AAAAAAAAAAHHHHHHHHHH!




This was going to be a long year.

16 comments:

Robert Conn said...

If only you had young Dan Brown with you???

Lance said...

The Dub Allen Code.

Kelsey said...

WOW.


...wow...

Danielle said...

I laughed the whole way through that. How funny. I wish I could have been there. So funny the things going on in your head and driving you forward on your mission of cult destroying! lol Besides, I thought everyone knew that all Baptists are Masons.

Rusty Guenther said...

You must tell the story of the icy Sunday. Wow, what a year! How about the joint trip to Houston and the rain....or the heater? or the basketball goal? you could spend the next year just telling stories of Oil City. I have to tell you I am laughing so hard right now just remembering your face when you came back after your first "interview" and said "I think I was just hired?" 10 years of church expreience in one short year. Thank the lord for North Lousiana - has it been 20 years...

Rusty Guenther said...

Oh yeah...I don't think you ever gave me that cult book back?? What if I am confronted with Masons here in North Carolina. I think it got stolen with your racket when your car broke down - yet another story from your year in exile

Jodie said...

I'm a mason. What's your point?

Lance said...

AAHHHHHHHHHHH!

Lance said...

Rusty,

You are right. This year of ministry was like a whole decade of ministry experience!

Unknown said...

so what's the rest of your story?-surely there's more! :) haha...blog about what else went on- :) i'm eager to hear about it haha..

Jen said...

Thanks for the explanation on the "s", Lance!! :-)

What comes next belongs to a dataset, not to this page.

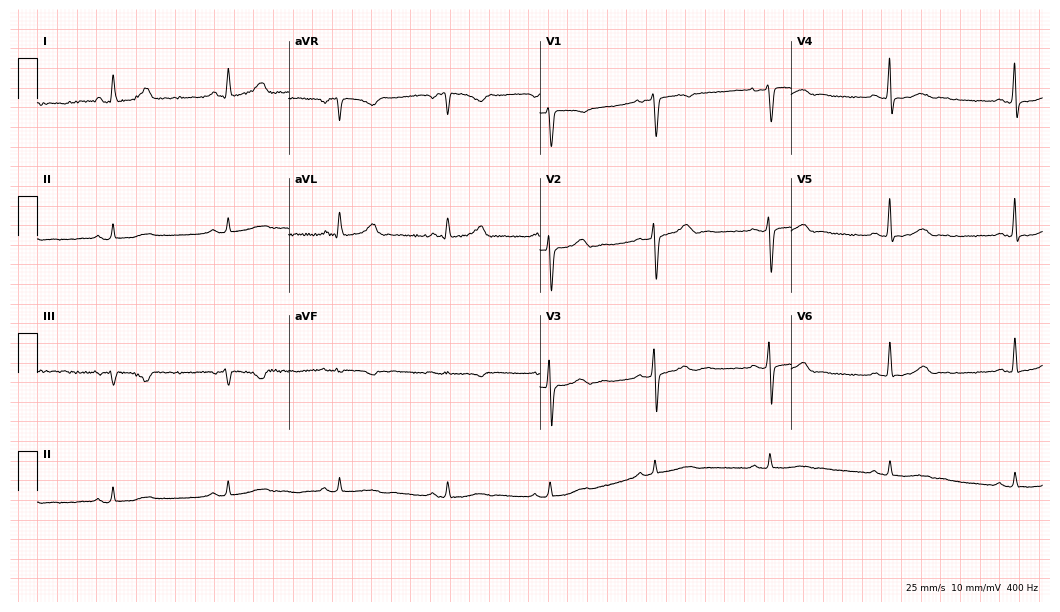
Resting 12-lead electrocardiogram (10.2-second recording at 400 Hz). Patient: a female, 45 years old. None of these six findings is recorded: first-degree AV block, right bundle branch block, left bundle branch block, sinus bradycardia, atrial fibrillation, sinus tachycardia. Findings outside these six are not listed.

As for the Masons--well I grew up strict (legalistic!) baptist. I thought the masons were jars you used for canning!

Kristen said...

Tagged you on my blog. (Sorry, blame Robert.)

Ericka said...

Oh my, what is really wild is that after reading this, I am going to have to call my friend angela, her husband Chad Mills has been the pastor of that church for about a year now and tell her this story. LOL...I can't wait.

Chad H. Mills said...

Now that is just funny, I don't care who you are. Good times. I have been the pastor for about 15 months and God is doing some amazing things. We have had 48 additions, 15 baptisms. God is AWESOME! I haven't preached on cults just yet, so maybe the honeymoon will be over at that point, LOL! God bless you and thanks for making me laugh.

Bill Dye said...

I laughed out loud.

Jesse LaScuola said...

That must have been quite the ride huh?